(Dec. 23, 2003) -- The Patriots are the AFC East champions. They have clinched a first-round playoff bye and own the NFL's best record. They have enjoyed the greatest regular season in team history with a franchise-best 13 wins and record 11 in a row. So why, then, do they have something to prove to a 6-9 Bills team that will miss the playoffs for the third straight year?
The answer lies in a 31-0 season-opening blowout loss in Buffalo.
To truly put closure on this unimaginable season, New England has to answer its Week 1 demon, those Bills, who embarrassed it back on Sept. 7.
So it is only fitting that New England gets its chance at redemption in the season finale. It gets to atone for the biggest blemish on a near spotless slate. And most importantly, it gets the opportunity to clinch home-field advantage throughout the AFC playoffs against a team that knocked it to the ground and then kicked it when it was down.
Now the Patriots are standing tall and appear more equipped for the challenge the Bills offer.
"It's very ironic," Patriots strong safety Rodney Harrison said, "but it's the perfect setting. We're at home for the last game and it's a climactic game. There will be a lot of physical play and emotion."
Emotion was so obviously missing on the Patriots sideline in Week 1. Still in shock from Bill Belichick's controversial decision to release veteran safety and team captain Lawyer Milloy, who quickly signed with the Bills in time for the opener, the Patriots played an uninspired game while the Bills played with the vengeful passion of a spurned lover. Buffalo played with a purpose, like a team making a statement behind a revamped defense in place to lead it to late-season glory.
New England limped home wondering how it could overcome the loss of Milloy and the humiliating defeat that ensued.
"We have a lot of prideful guys on this team and it was embarrassing that first week to go out there and slap whatever we slapped out on the field," said cornerback Ty Law, who is a close friend of Milloy and took the release harder than any Patriot. "It was just embarrassing. So I think each individual contributed, looked within and decided we had to do something about it. I think we all took it personally."
The Patriots, behind veteran leaders like Harrison and Pro Bowlers Richard Seymour and Law, won 13 of their next 14 while overcoming a slew of injuries that forced 42 different players into the starting lineup.
Instead of running from adversity, the Patriots learned how to cope with it. They have won 11 straight games by a slim 7.7-point margin that included a pair of overtime wins and four victories in which they failed to score 20 points. They did it behind a defense that took Week 1 to heart.
"We trust each other more now," Harrison said in reference to chemistry that didn't exist back on Sept. 7. "We're a lot more together, a lot more focused and we're just out there having fun. We believe in one another and regardless of the situation, we believe we can win."
The Buffalo debacle may have helped speed that team-building process.

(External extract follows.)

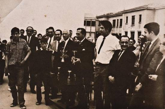 Autoridades en un reparto de trofeos en el frontón, todavía sin cubierta, y al fondo las Escuelas Nacionales. Ambas obras serán finalizadas en los años 50.

"It was a very emotional week with all the things that transpired," guard Damien Woody admitted while reflecting on the early season events. "There were ties being severed. It all played a factor and it was a low point, but we did a good job rebounding and now we're in good position.
"The good thing was that it happened at the beginning of the season and guys were like, 'Hey, we have a lot of football left and we put in too much work this offseason to let anything destroy our season this early. Let's just rally the troops and go to work.'"
That's all they really did. They just grinded out win after win in every imaginable fashion while the team that grounded them at the start was heading in the opposite direction. So the season has come full circle for both teams, and the Patriots feel as though it's time to even the score.
"We've been hearing the whole situation about the Buffalo Bills all season," Harrison said. "Even when we won seven or eight in a row, people were still talking about how that game affected us and how the whole Lawyer Milloy deal went down. We're always constantly reminded of it. It's been sticking with us, but now we have the opportunity to take it head on."
"When you get beat, 31-0, of course you're embarrassed," former Bills running back Antowain Smith said. "You just want to go out the next time you play them and play well. They'll see a different team. We know Lawyer and Drew (Bledsoe) are coming back and there will be a media frenzy, but we just have to stay grounded."
"We're not going to get blown out 31-0," Harrison emphasized. "I can't guarantee anything, but we're going to play hard and be ready."
Belichick, whose release of Milloy was the catalyst for all this week's media hype, downplayed the week's rematch in his usual understated fashion.
"Hopefully," he said, "we can play a little more competitively than we did the last time we faced them and at least make it a game."